Honoring an Abington Heroine

Feature profile on Margaret Carini, local World War II Navy veteran.

Adam Gunn, with permission

Margaret “Dolly” Carini served as a nurse in the Navy during World War II.

As Women’s History Month draws to a close, the town celebrates one of its most accomplished residents. Margaret “Dolly” Carini, a ninety-eight-year-old veteran who served as a nurse in World War II, sat down for an interview.

Carini grew up in Massachusetts with two sisters, both older and uninterested in service. She did not want to be a star and liked being humble and quiet.

When she was just twenty, Carini decided to enlist in the Navy, saying how “…I wanted to help my country and learn in the medical field.” Before she was permitted to do that, however, she needed her dad’s signature. He delayed signing for two weeks, to make sure she truly wanted this, but she said she never second guessed or hesitated on her decision. She went on to serve from 1944-1946 in the Navy.

After enlisting Carini went to New York, where she learned how to administer medical injections to soldiers and used a typewriter to transcribe medical records, sometimes working up to thirteen-hour shifts. With early morning wake-up calls and regimented exercise before breakfast, where men and women would pull together tables to eat, the military life was certainly scheduled. Carini credits her need for order today as part instinctive nature, part leftover from the military. She said she did not have expectations of the military going in, and quickly found it expected an attitude of “keep your head down and in line” obedience. However, it was not all taxing work and strict protocol. Carini lived in small barracks with three other girls for two years, and fondly recalls how they would all prank and tease one another. In one instance she was “short sheeted”, with her bed sheets folded and tucked in a way that left her unable to lie down in.

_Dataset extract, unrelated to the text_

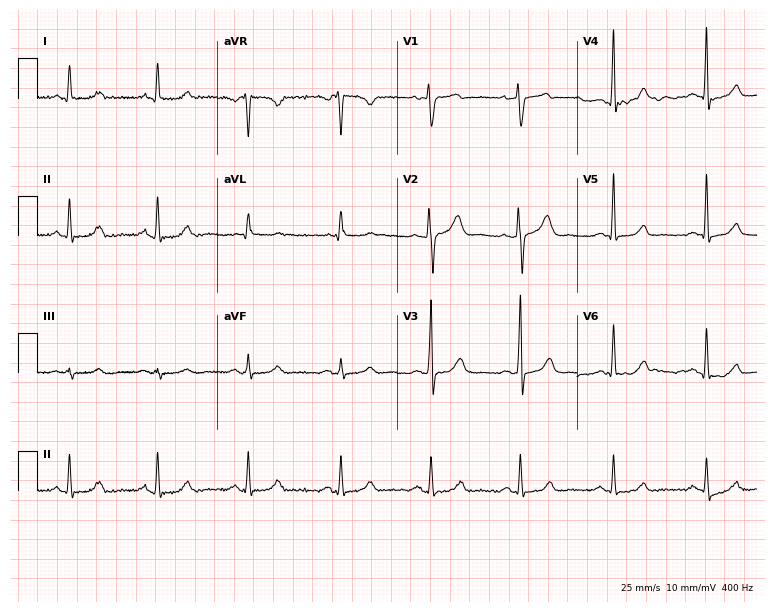
Standard 12-lead ECG recorded from a 48-year-old female patient (7.3-second recording at 400 Hz). None of these six findings is recorded: first-degree AV block, right bundle branch block, left bundle branch block, sinus bradycardia, atrial fibrillation, sinus tachycardia. Only these six findings were labelled.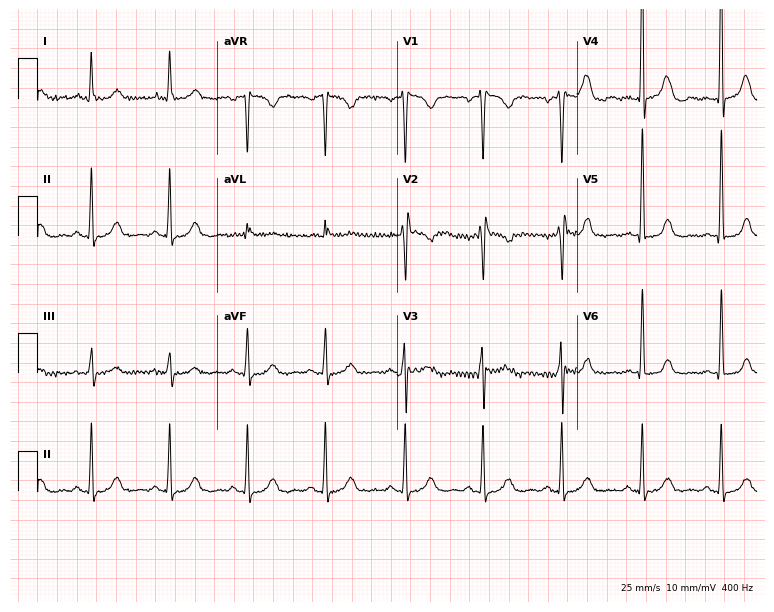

Another one of the more vivid memories from service is her time marching. The scariest moment was being told to step over people who faint and to keep marching on. When such an instance did occur, there were personnel on hand to help, but the fact it went against all her medical training left its mark.

When the time did come to depart from the military, Carini looked for clerical and typing work, eventually moving back home, and landing a job recordkeeping at a shoe factory office. Initially she kept in touch with her old roommates and friends from service through phone calls and letters, but as everyone settled down to raise families, they gradually lost touch.

For much of her adult life, she was told she was not a veteran until Mr. Gunn, of the Abington Department of Veterans’ Services, met her. She faced years of belittlement from other veterans, claiming she was not a “real” veteran.

For Carini, she fell in love and married her husband- growing a family with four kids, eight grandkids, and eight great-grandkids. She and her husband were married until his passing, and she recalls her favorite memory of their time together as being their wedding day. Once their kids were old enough for a babysitter, she and her husband would go out dancing. Carini says the secret to forty-eight years of marriage is “…praying, living a good life, helping people, and being myself.”

Nowadays, according to Carini, she tries to make people smile and laugh. Her advice to her twenty-year-old self is a reminder that “prayer is powerful,” and credits being kind and loving as what helped her get to where she is today.